The smile turned rueful. She’d seen what she looked like, in the mirror over his bureau: like a bag of dirty laundry somebody had flung down the basement steps and left to mildew. She made a move to get up, but Reuben reached over and pulled one of her hands out of her lap and held onto it. She stared down at his long, bony fingers and his clean white nails, comforted by the strength of his grasp. How she loved his hands. “I wish I’d shot Tom Fun sooner,” she murmured in a rush. “I’m so sorry you got hurt. It just—kills me.”
“I’m okay now, Gracie.”
“But if I’d pulled the trigger sooner, you wouldn’t be lying here. If I’d just—”
“You saved my life. I’d be dead if it wasn’t for you.” He brought her hand to his pale lips and closed his eyes while he kissed it.
She held her breath, inexpressibly moved. “Reuben,” she whispered. “Oh, Reuben, I wish—”
At a noise behind her, she twisted around.
“Here you are. My God, Grace, it’s almost three o’clock in the morning.”
Henry’s voice sounded too loud after the soft, intimate words she and Reuben had exchanged. She dropped his hand and stood up, smoothing her skirts. “I’m coming to bed right now.”
“Good.” Henry came over and put his arm around her shoulders. Barefooted, he wore his plaid velveteen dressing gown over his yellow nightshirt.
She rested her temple on his shoulder tiredly. “I guess you two never met formally. Reuben, this is my friend, Henry. Henry Russell. And Henry, this is Reuben Jones.”
The two men looked at each other; after an odd moment they nodded, but neither made any move to shake hands. She listened to the rather awkward silence in dismay. Of all the men in her life—not that there were that many—these were the two she wanted to like each other. They didn’t seem to be getting off to a good start.

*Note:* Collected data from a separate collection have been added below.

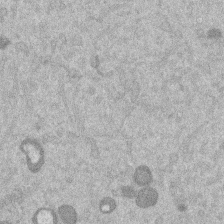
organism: Mouse
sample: Dividing mouse embryo 1 cell stage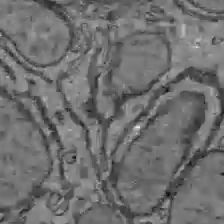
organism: C57BL Mouse
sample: Liver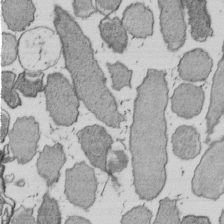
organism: E. coli
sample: Bacterial nucleoid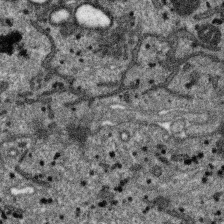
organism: Human
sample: Lung epithelial cells infected with SARS-CoV-2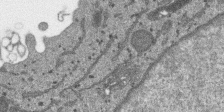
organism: Human
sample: Lung epithelial cells infected with SARS-CoV-2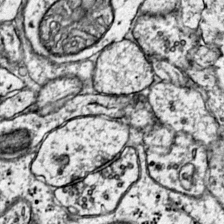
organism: Mouse
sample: Primary visual cortex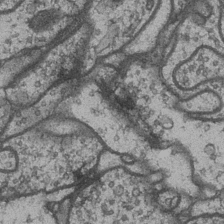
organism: Drosophila
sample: Optic medulla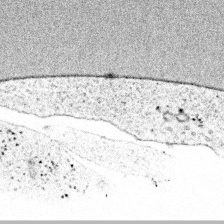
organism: Human
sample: HeLa cells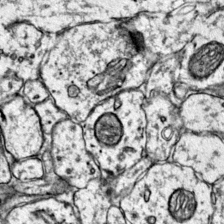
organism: Mouse
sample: Primary visual cortex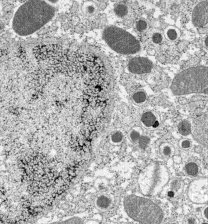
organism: C57BL Mouse
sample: Pancreatic islet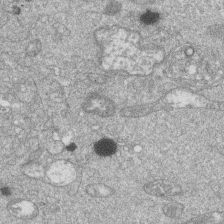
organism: Human
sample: HeLa cell HIV synapse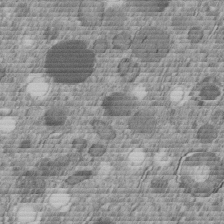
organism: C. elegans
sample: C. elegans embryo early stage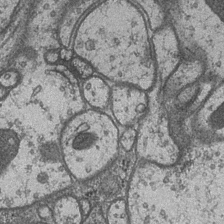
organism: Drosophila
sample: Optic medulla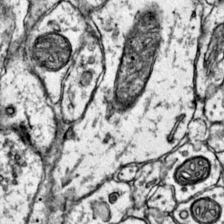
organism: Mouse
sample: Primary visual cortex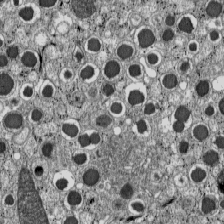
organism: C57BL Mouse
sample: Pancreatic islet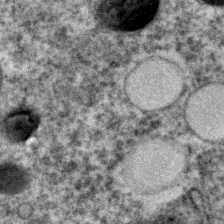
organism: C. elegans
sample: C. elegans embryo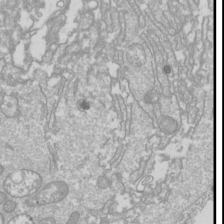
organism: Drosophila
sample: Cell division; meiosis; drosophila spermatocytes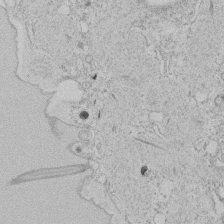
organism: Tetrahymena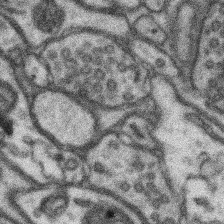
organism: Mouse
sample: Somatosensory cortex neuropil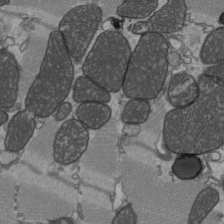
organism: C57BL Mouse
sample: Heart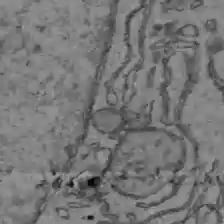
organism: C57BL Mouse
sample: Liver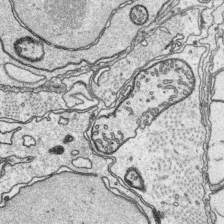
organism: Platynereis dumerilii
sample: Parapodia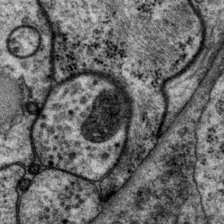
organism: P. pacificus
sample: Pharynx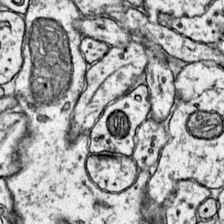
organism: Mouse
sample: Primary visual cortex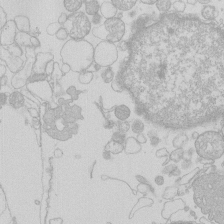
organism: Human
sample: Macrophage cells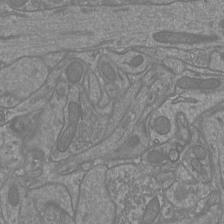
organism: Mouse
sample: Cortical neurons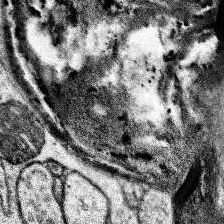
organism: Human
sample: Temporal Lobe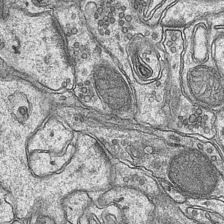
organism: Mouse
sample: CA1 Hippocampus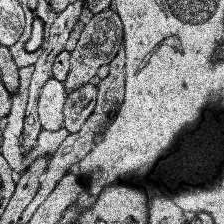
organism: Human
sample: Temporal Lobe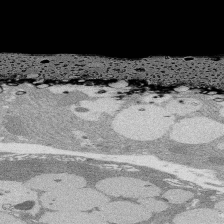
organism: Rat
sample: Salivary granule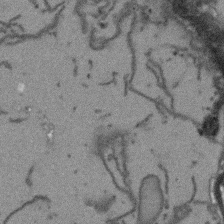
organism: Arabidopsis thaliana
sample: Root tip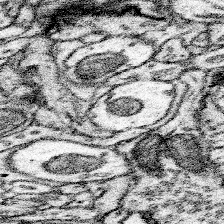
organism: Mouse
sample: Somatosensory cortex neuropil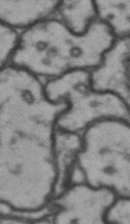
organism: Drosophila
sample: Brain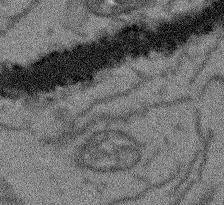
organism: Arabidopsis thaliana
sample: Root tip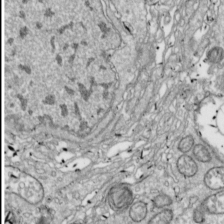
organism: Drosophila
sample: Cell division; meiosis; drosophila spermatocytes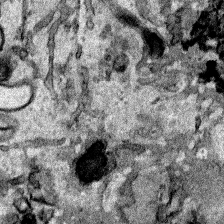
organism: Human
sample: Mitochondria in HCT116 cells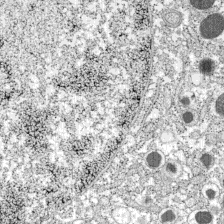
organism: C57BL Mouse
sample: Pancreatic islet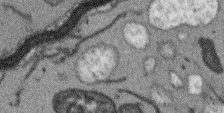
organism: Arabidopsis thaliana
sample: Root tip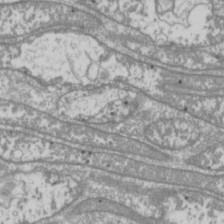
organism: Drosophila
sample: Cell division; meiosis; drosophila spermatocytes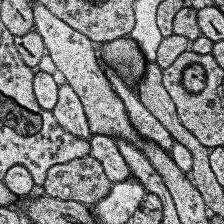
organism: Human
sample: Temporal Lobe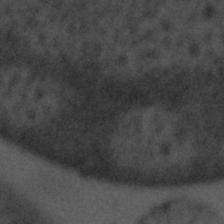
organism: Tuwongella immobilis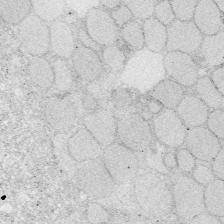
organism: Zebrafish
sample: Whole-Brain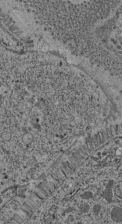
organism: C. elegans
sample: C. elegans pharynx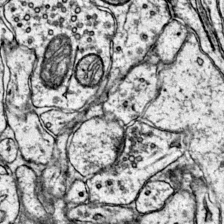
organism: Mouse
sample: Primary visual cortex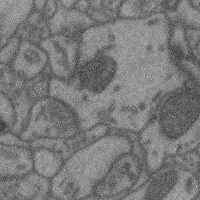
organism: Mouse
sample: Cerebral cortex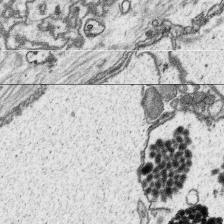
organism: Platynereis dumerilii
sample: Parapodia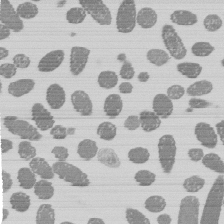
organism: E. coli
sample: Bacterial nucleoid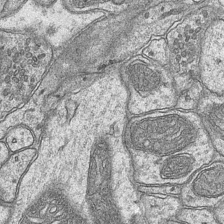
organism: Mouse
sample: CA1 Hippocampus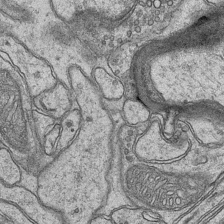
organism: Mouse
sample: CA1 Hippocampus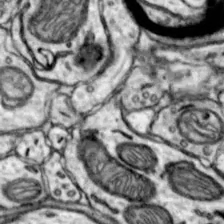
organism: Mouse
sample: Nucleus accumbens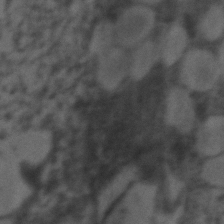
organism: Zebrafish
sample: Zebrafish embryo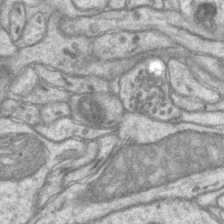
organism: Mouse
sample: CA1 Hippocampus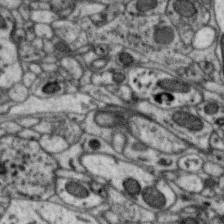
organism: Zebra finch
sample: Brain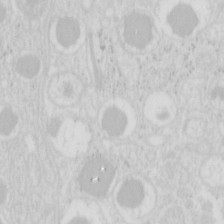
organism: Mouse
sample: Pancreas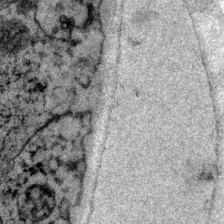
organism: P. pacificus
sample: Pharynx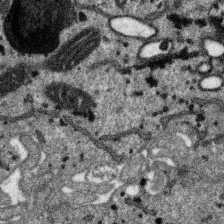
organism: Human
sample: Lung epithelial cells infected with SARS-CoV-2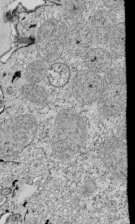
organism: Tetrahymena
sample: Cilia in tetrahymena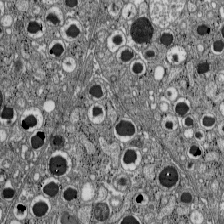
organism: C57BL Mouse
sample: Pancreatic islet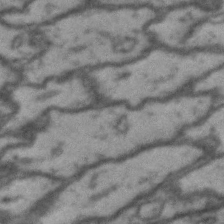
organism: Drosophila
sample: Brain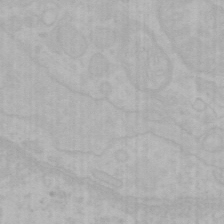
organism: Mouse
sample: Choroid plexus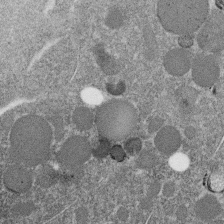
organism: C. elegans
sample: C. elegans embryo early stage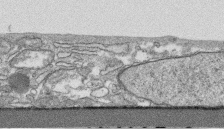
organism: Human
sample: CRL-1474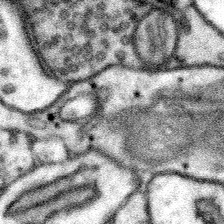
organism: Mouse
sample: Somatosensory cortex neuropil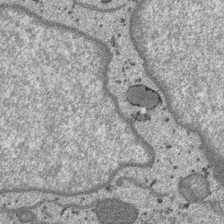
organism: Human
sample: Lung epithelial cells infected with SARS-CoV-2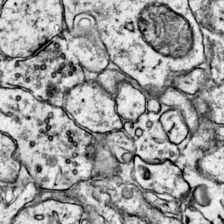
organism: Mouse
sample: Primary visual cortex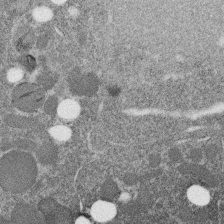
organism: C. elegans
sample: C. elegans embryo early stage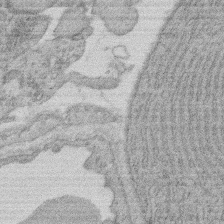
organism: Rat
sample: Salivary granule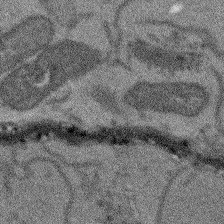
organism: Arabidopsis thaliana
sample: Root tip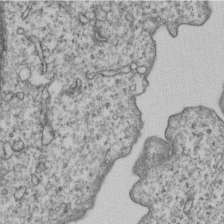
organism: Human
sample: MDA-MB-231 cells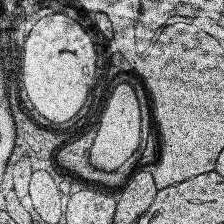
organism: Human
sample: Temporal Lobe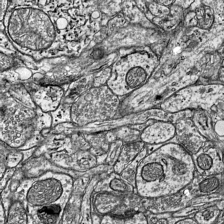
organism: Mouse
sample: Visual Cortex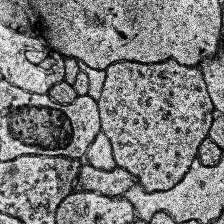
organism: Human
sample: Temporal Lobe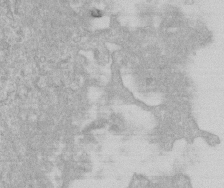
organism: Human
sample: Centriole in RPE cells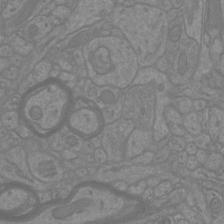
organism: Mouse
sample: Cortical neurons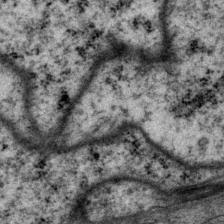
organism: P. pacificus
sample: Pharynx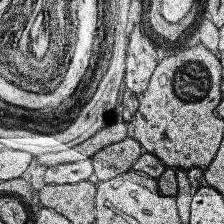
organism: Human
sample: Temporal Lobe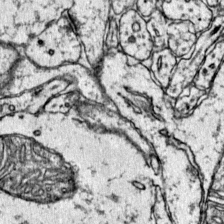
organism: Mouse
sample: Primary visual cortex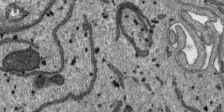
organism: Human
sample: Lung epithelial cells, uninfected (mock) control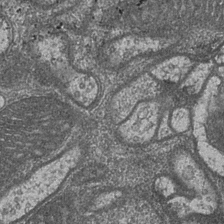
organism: Drosophila
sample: Optic medulla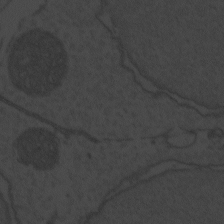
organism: Zebrafish
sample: Macrophage infected with Toxoplasma gondii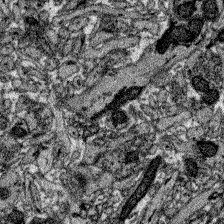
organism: Zebrafish
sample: Larval olfactory bulb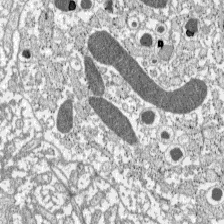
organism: C57BL Mouse
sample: Pancreatic islet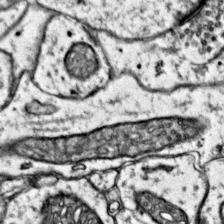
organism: Mouse
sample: Primary visual cortex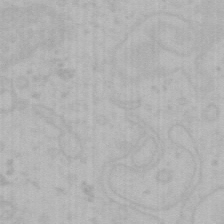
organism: Mouse
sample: Choroid plexus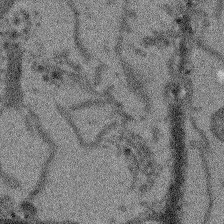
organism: Arabidopsis thaliana
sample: Root tip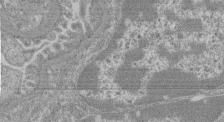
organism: Mouse
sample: Glomerulus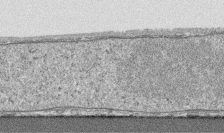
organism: Human
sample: CRL-1474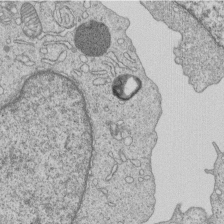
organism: Human
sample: MDA-MB-231 cells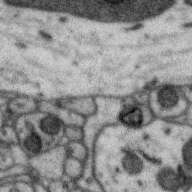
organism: Zebra finch
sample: Brain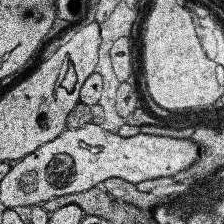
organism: Human
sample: Temporal Lobe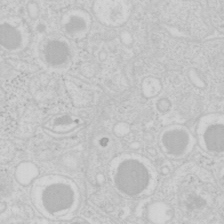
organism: Mouse
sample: Pancreas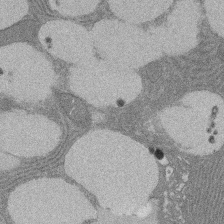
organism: Rat
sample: Salivary granule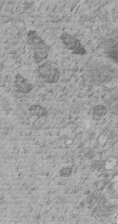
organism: C. elegans
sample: C. elegans embryo early stage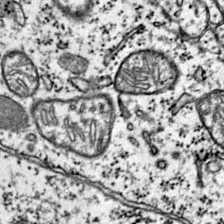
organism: Mouse
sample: Primary visual cortex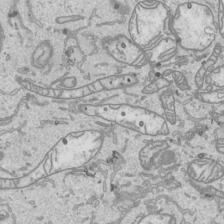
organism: Human
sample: Mitochondria in HCT116 cells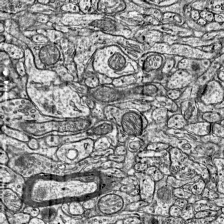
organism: Mouse
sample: Visual Cortex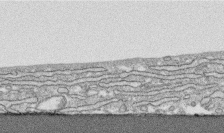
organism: Human
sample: CRL-1474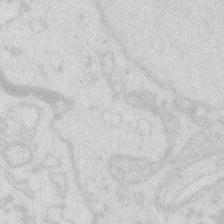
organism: Zebrafish
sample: Macrophage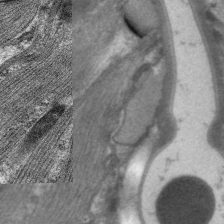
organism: C. elegans
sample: Pharynx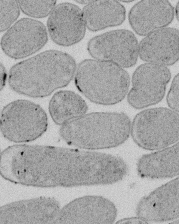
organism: E. coli
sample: Bacterial nucleoid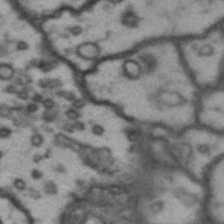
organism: Drosophila
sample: Brain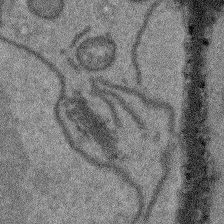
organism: Arabidopsis thaliana
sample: Root tip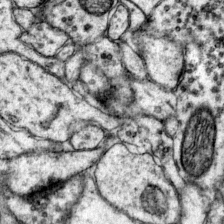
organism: Mouse
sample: Primary visual cortex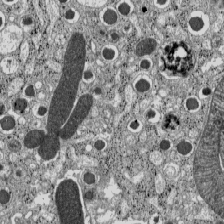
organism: C57BL Mouse
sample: Pancreatic islet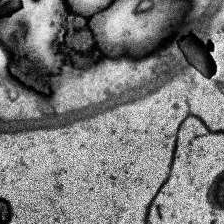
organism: Human
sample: Temporal Lobe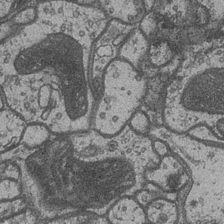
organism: Drosophila
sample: Optic medulla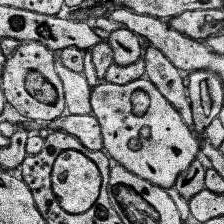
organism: Human
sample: Temporal Lobe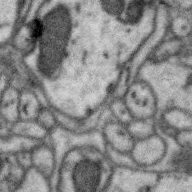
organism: Zebra finch
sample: Brain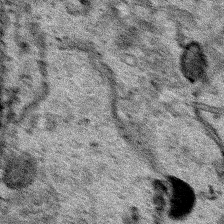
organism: Human
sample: Mitochondria in HCT116 cells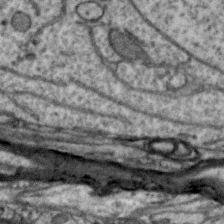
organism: Zebra finch
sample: Brain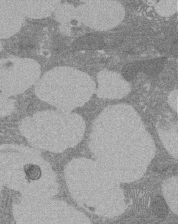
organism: Rat
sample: Salivary granule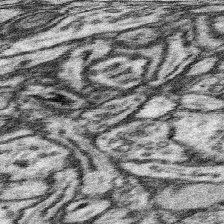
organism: Mouse
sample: Somatosensory cortex neuropil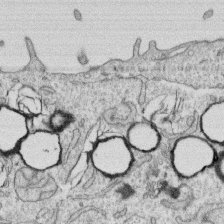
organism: Human
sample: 1205lu cells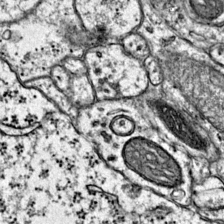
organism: Mouse
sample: Primary visual cortex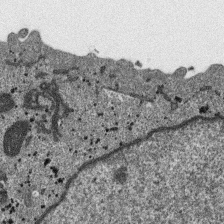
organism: Human
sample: Lung epithelial cells infected with SARS-CoV-2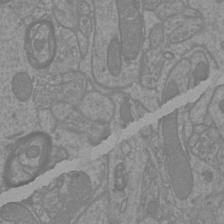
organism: Mouse
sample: Cortical neurons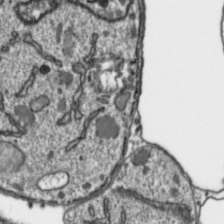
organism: Toxoplasma gondii
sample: Parasites in a vacuole inside a host cell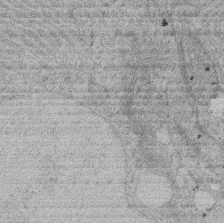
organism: Rat
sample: Salivary granule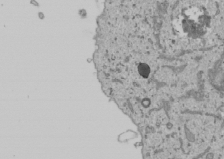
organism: Human
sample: Mitochondria in U2OS cells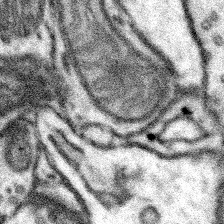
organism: Mouse
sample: Somatosensory cortex neuropil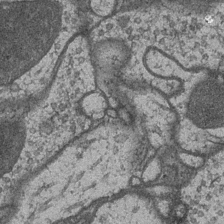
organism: Drosophila
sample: Optic medulla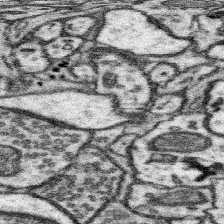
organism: Mouse
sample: Somatosensory cortex neuropil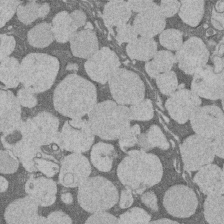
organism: Rat
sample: Salivary granule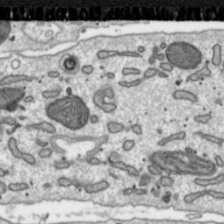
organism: Toxoplasma gondii
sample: Parasites in a vacuole inside a host cell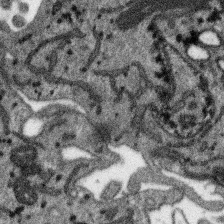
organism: Human
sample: Lung epithelial cells infected with SARS-CoV-2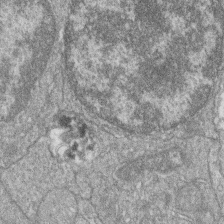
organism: Zebrafish
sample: Cilia; retinal pigment epithelium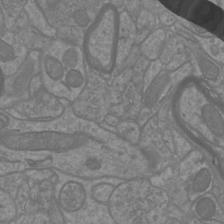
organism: Mouse
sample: Cortical neurons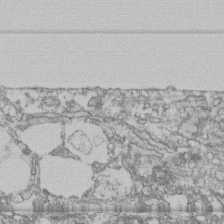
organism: Human
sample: Fibroblast cells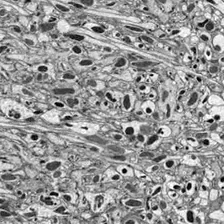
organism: Drosophila
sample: Optic lobe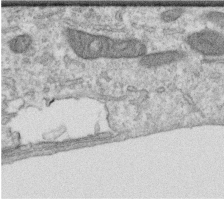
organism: Human
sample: Centriole in RPE cells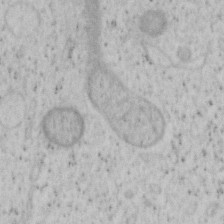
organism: Human
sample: HeLa cells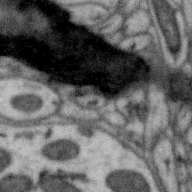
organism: Zebra finch
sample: Brain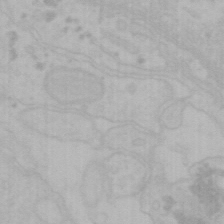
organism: Mouse
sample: Choroid plexus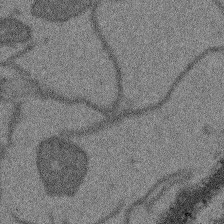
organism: Arabidopsis thaliana
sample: Root tip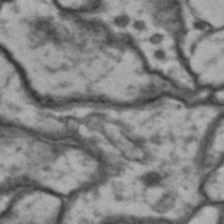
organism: Drosophila
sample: Brain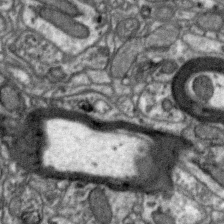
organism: Zebra finch
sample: Brain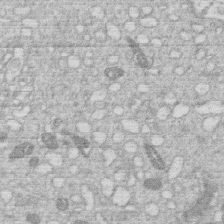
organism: Human
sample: Macrophage cells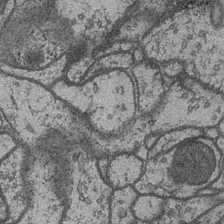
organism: Drosophila
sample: Optic medulla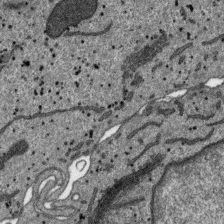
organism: Human
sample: Lung epithelial cells, uninfected (mock) control

“Well,” Henry said, ending the peculiar pause. “Grace is exhausted, so we’ll say good night to you, Mr. Jones.”
&n
bsp; “Good night,” she echoed obediently. “Ah You’s across the hall if you want anything. Are you okay? Do you need to—”
“Yeah, I’m fine,” Reuben snarled, pushing his fingers into his wild hair, making it stand on end. “What I’d really like is a little peace and quiet. Could you please turn out this light?” Grimacing, he twisted his body toward the wall, away from them, and slammed the extra pillow against the side of his head.
Grace frowned down at him, mystified, while Henry went to extinguish the lamp on the bedside table. They went out of the room quietly. “Night,” she said again, softly, in the doorway. Reuben must not have heard; he didn’t answer.
After that, everything got worse.
With Ah You taking care of him, Reuben’s hatchet wound healed quickly, and within a week he was out of bed and hobbling around the house, using a hickory stick for a cane. Grace was relieved, of course, but sometimes she had to wonder if all the medicines, poultices, and exercises Ah You prescribed for him were causing some kind of reaction, an adverse effect on his mental state. It was an understatement to say that she and Reuben had been through a lot together during their brief acquaintance; but even during the worst, the direst, the most inappropriate times, she’d never known him to be anything except jocular and lighthearted. So his surly, glowering, ungracious behavior now that he was practically all well was a mystery she couldn’t fathom, even though she pondered it about a hundred times a day. In fact, the healthier he got, the worse she felt.